Injectors cleaning, depends what state you are in and what you want to spend, as example, Brisbane injectors does clean and flow test (basic) and around $120 (with new isolators/rubber orings), Injectors Online has more advanced equipment and Melbourne charges around $150 (orings separate).
Toyota did a good job for it's time of an ecu, up to 16psi +or- (afm), for 440/540cc injectors, all ge and gte gen camshafts, on high Ron fuel.
Consider an adjustable fuel pressure regulator to get a little more out of your 440cc or even if you go gen 3 / supra 540cc. Your rods, pistons, head gasket, ecu, etc can make more hp / boost than your injectors. Again won't be an ideal fuel trim in todays engineering terms but will run great and safe when pushing out a little more hp.

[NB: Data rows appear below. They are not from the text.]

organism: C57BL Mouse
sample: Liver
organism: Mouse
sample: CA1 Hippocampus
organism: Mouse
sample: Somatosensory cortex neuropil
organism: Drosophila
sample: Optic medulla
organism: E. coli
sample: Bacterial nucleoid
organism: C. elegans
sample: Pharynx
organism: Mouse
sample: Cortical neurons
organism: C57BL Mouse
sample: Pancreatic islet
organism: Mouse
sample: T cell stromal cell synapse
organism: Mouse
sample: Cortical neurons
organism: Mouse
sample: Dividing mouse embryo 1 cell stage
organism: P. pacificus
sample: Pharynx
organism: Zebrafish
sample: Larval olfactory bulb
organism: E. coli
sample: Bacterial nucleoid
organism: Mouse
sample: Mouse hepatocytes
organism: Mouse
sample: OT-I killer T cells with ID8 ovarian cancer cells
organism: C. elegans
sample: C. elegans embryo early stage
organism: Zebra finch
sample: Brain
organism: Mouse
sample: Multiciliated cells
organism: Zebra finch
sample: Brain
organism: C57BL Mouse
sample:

Big thing high on the list IMO is getting your side fuel rail bored to minimum of 6mm, ideally 7mm. Machinist on the gold coast (mb engineering) has a custom made drill bit charges $200. 3sgte gen 2 is known to be very lean in centre / end cylinders for a few reasons, main issue is side feed rail. Demonstrated in the parts engineering. Gen 2 440cc injector vs gen 3 540cc aka an increase of 23 percent. Stock gen 2 rail is 3mm aka area of 7, stock gen 3 rail is 6mm aka area of 28, aka an increase of 300 percent. Some aftermarket research was done in the early 2000s and concluded based on the rail a bore of 6mm-8mm should be done on gen 2 rails with stock injectors (depending on injector size and machine used to ensure doesn't crack the rail).

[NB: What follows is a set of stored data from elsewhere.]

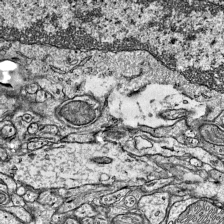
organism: Mouse
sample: Visual Cortex
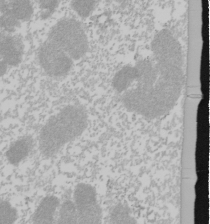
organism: Mouse
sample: Cancer cell death in ED-1 cells
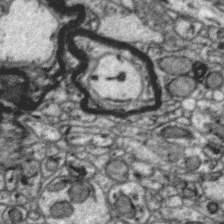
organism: Zebra finch
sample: Brain
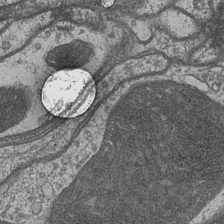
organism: Drosophila
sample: Optic medulla
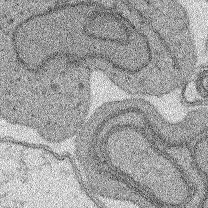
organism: Human
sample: HeLa cells
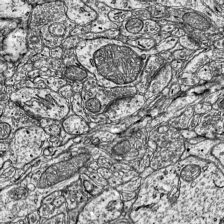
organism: Mouse
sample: Visual Cortex
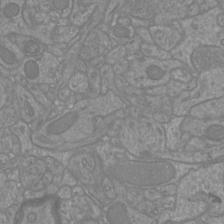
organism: Mouse
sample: Cortical neurons
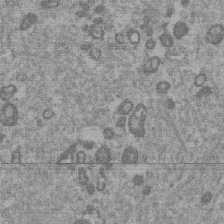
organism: Mouse
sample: Dividing mouse embryo 1 cell stage
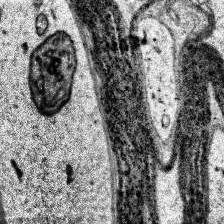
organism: Human
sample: Temporal Lobe
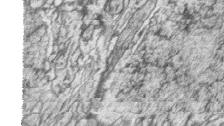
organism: Zebrafish
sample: synaptic ribbons in rod cells and cone cells
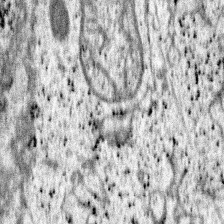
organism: Human
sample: HeLa cells
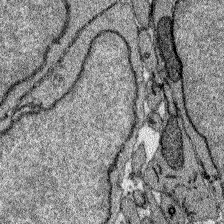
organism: Zebrafish
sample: Larval olfactory bulb
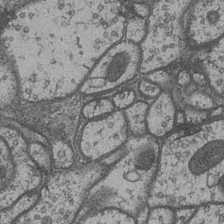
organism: Drosophila
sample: Optic medulla
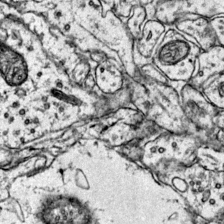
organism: Mouse
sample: Primary visual cortex
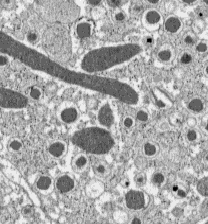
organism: C57BL Mouse
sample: Pancreatic islet
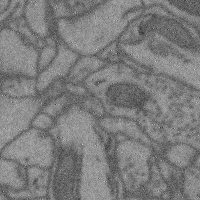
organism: Mouse
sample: Cerebral cortex
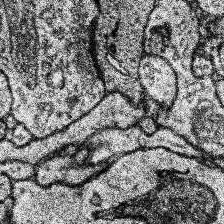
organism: Human
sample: Temporal Lobe
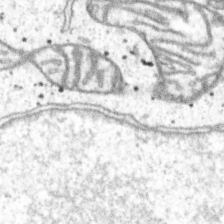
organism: Human
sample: HeLa cells
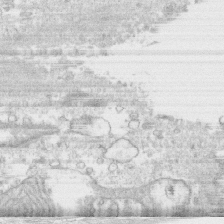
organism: Human
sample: CRL-1474
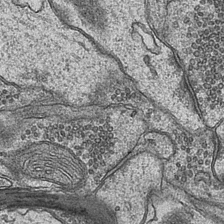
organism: Mouse
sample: CA1 Hippocampus
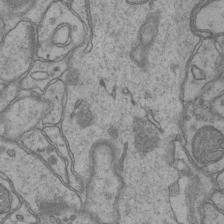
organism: Mouse
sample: CA1 Hippocampus
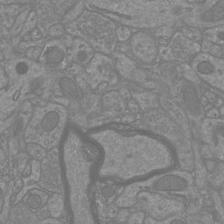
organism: Mouse
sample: Cortical neurons
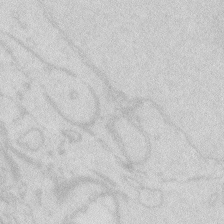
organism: Zebrafish
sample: Macrophage
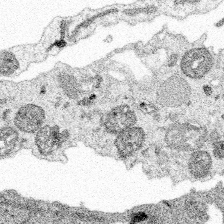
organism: Spongilla lacustris
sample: Multiple
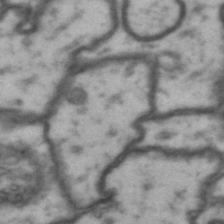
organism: Drosophila
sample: Brain
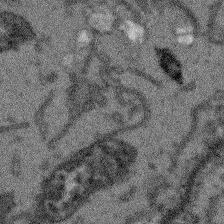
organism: Arabidopsis thaliana
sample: Root tip
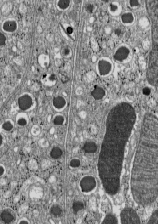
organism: C57BL Mouse
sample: Pancreatic islet
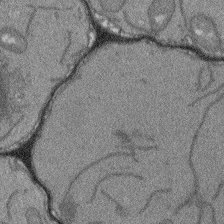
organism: Arabidopsis thaliana
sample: Root tip

Lots of info out there, read around, chat with other owners.
2021/02/28 11:32:57
tuban
Thanks Tony, I found that analysis, http://www.wolfkatz.com/Articles/WolfKatz%20Fuel%20Rail%20Test%20Final%20Report.pdf. Very interesting how the 3SGTE evolved from the gen II to gen III.  I'd seen how they simplified intake manifold vs turbo boost but this restriction in the fuel rail is very subtle and seems to have been pretty significant.  I note that the plug in my gen II rail is 7mm diameter.  Does this indicate that someone has been in there already or is this the std plug for even the 3mm bore?  Can you send me contact details for mb engineering, I couldn't find anything on them.  Something out there on Road & Track Ipswich maybe doing the same thing but I like the idea of someone with a custom drill bit as this rail casting looks pretty fragile.  Would it be better to try and chase down a gen III fuel rail, are they compatible with my gen II head and manifold?
2021/02/28 13:10:17
Guest
No Gen 3 has different offset of injector.
Take injector out and look at bore of the rail.

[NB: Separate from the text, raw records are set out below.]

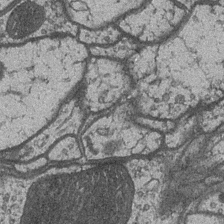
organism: Drosophila
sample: Optic medulla
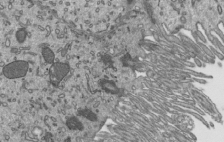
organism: Mouse
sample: Mouse epididymis efferent ductule cilia
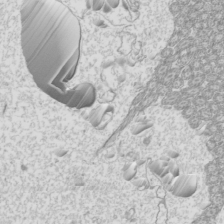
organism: Mouse
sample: Cilia; mouse epididymis
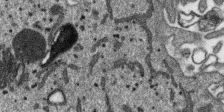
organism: Human
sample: Lung epithelial cells infected with SARS-CoV-2
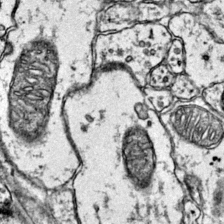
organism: Mouse
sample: Primary visual cortex
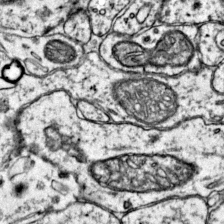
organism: Mouse
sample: Primary visual cortex
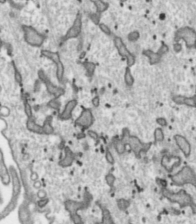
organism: Toxoplasma gondii
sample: Parasites in a vacuole inside a host cell
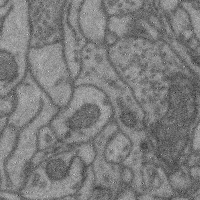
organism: Mouse
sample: Cerebral cortex
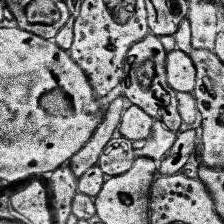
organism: Human
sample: Temporal Lobe
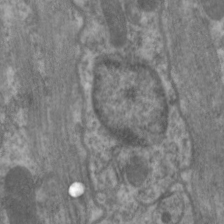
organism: C. elegans
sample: Pharynx
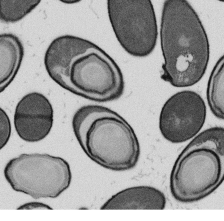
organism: B. subtilis
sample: Bacterial spore
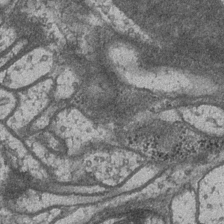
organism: Drosophila
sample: Optic medulla
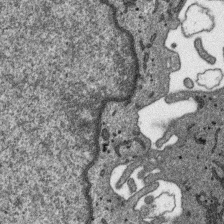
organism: Human
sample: Lung epithelial cells infected with SARS-CoV-2
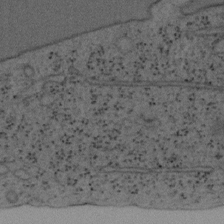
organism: Human
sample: HeLa cells
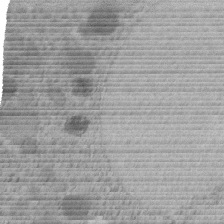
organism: C. elegans
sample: C. elegans embryo early stage
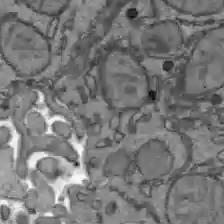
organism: C57BL Mouse
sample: Liver
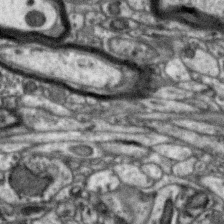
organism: Zebra finch
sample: Brain
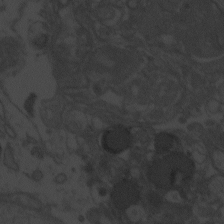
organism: Zebrafish
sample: Macrophage infected with Toxoplasma gondii
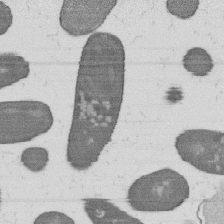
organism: B. subtilis
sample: Bacterial spore
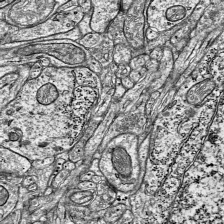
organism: Mouse
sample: Visual Cortex
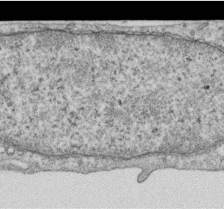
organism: Human
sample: Centriole in RPE cells
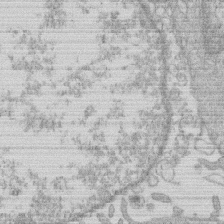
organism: Human
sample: Macrophage cells
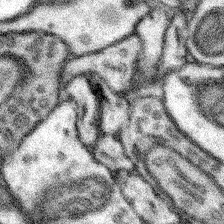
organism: Mouse
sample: Somatosensory cortex neuropil
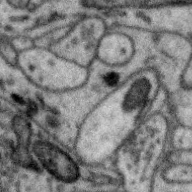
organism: Zebra finch
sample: Brain
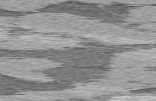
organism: C57BL Mouse
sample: Heart
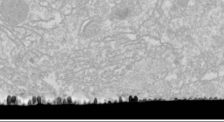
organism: Drosophila
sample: Cell division; meiosis; drosophila spermatocytes
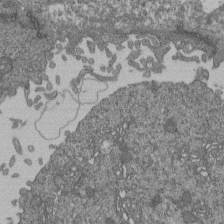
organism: Human
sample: Retinal organoid Rod and Cone cells
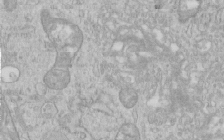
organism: Human
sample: Centriole in RPE cells
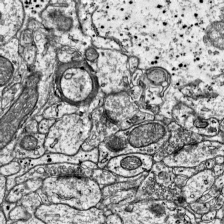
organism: Mouse
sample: Visual Cortex
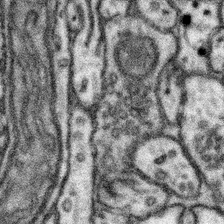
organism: Mouse
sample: Somatosensory cortex neuropil
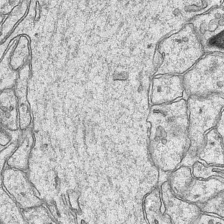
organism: Mouse
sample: CA1 Hippocampus
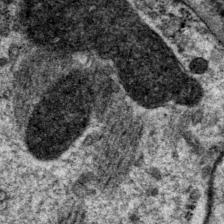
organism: P. pacificus
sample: Pharynx
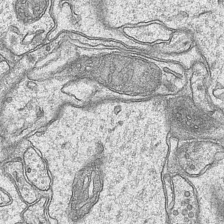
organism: Mouse
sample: CA1 Hippocampus
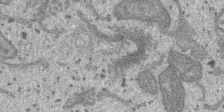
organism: Human
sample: Lung epithelial cells infected with SARS-CoV-2
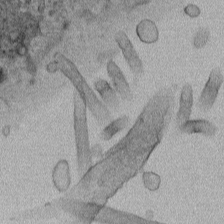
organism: Human
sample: Mitochondria in HCT116 cells
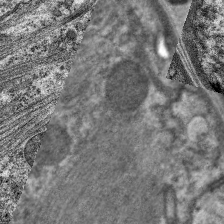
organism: C. elegans
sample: Pharynx
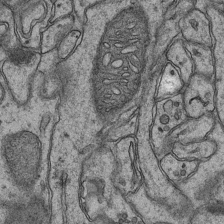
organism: Mouse
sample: CA1 Hippocampus
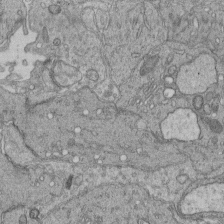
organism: Human
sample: Retinal organoid Rod and Cone cells
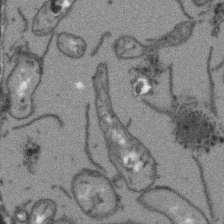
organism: Arabidopsis thaliana
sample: Root tip
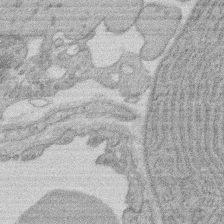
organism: Rat
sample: Salivary granule
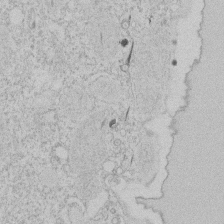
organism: Tetrahymena
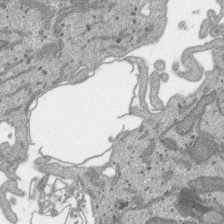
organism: Human
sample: Lung epithelial cells infected with SARS-CoV-2
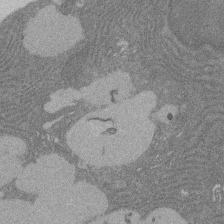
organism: Rat
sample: Salivary granule
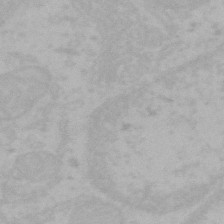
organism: Mouse
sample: Choroid plexus
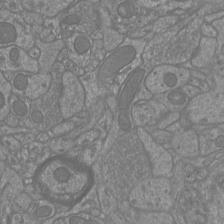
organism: Mouse
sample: Cortical neurons
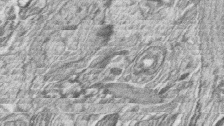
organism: Zebrafish
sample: synaptic ribbons in rod cells and cone cells
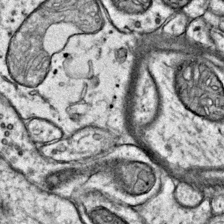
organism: Mouse
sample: Primary visual cortex
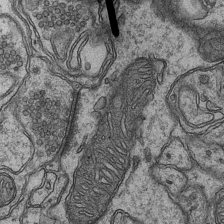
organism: Mouse
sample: CA1 Hippocampus
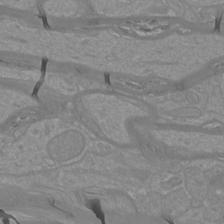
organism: Mouse
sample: Cortical neurons
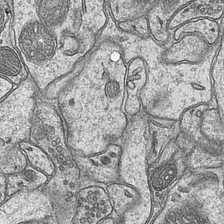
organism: Mouse
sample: CA1 Hippocampus
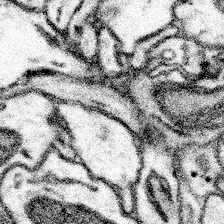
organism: Mouse
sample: Somatosensory cortex neuropil
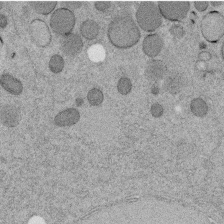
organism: C. elegans
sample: C. elegans embryo early stage
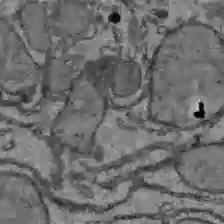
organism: C57BL Mouse
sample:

Send you a PM than getting away from your build thread.
2021/03/03 09:42:43
tuban
Valves now reseated and cylinders honed.   Then out to a truck power cleaner bay with degreaser and the various bits, head, manifolds etc to make sure that there is no grit left anywhere.  I zip-tied a protective sheet to the block side of the head so that it wouldn't get bumped as the power cleaner can move things around.  Also helps to tie parts down before applying the jet.
 
So now waiting on new parts to come in.   I will then be getting into gaskets and sealing.   I noticed that the previous rebuild of this engine didn't use any gasket between the oil pan and block, only sealant.  I also noticed little bits in the MR2 manual where they put a bit of sealant in corners of seals like the rocker cover corners.   What is the latest thinking about the oil pan sealing, I know that this can be a problem area.  And any other sealing tips I could use?  I'd hate to get it all together and then have oil leaks!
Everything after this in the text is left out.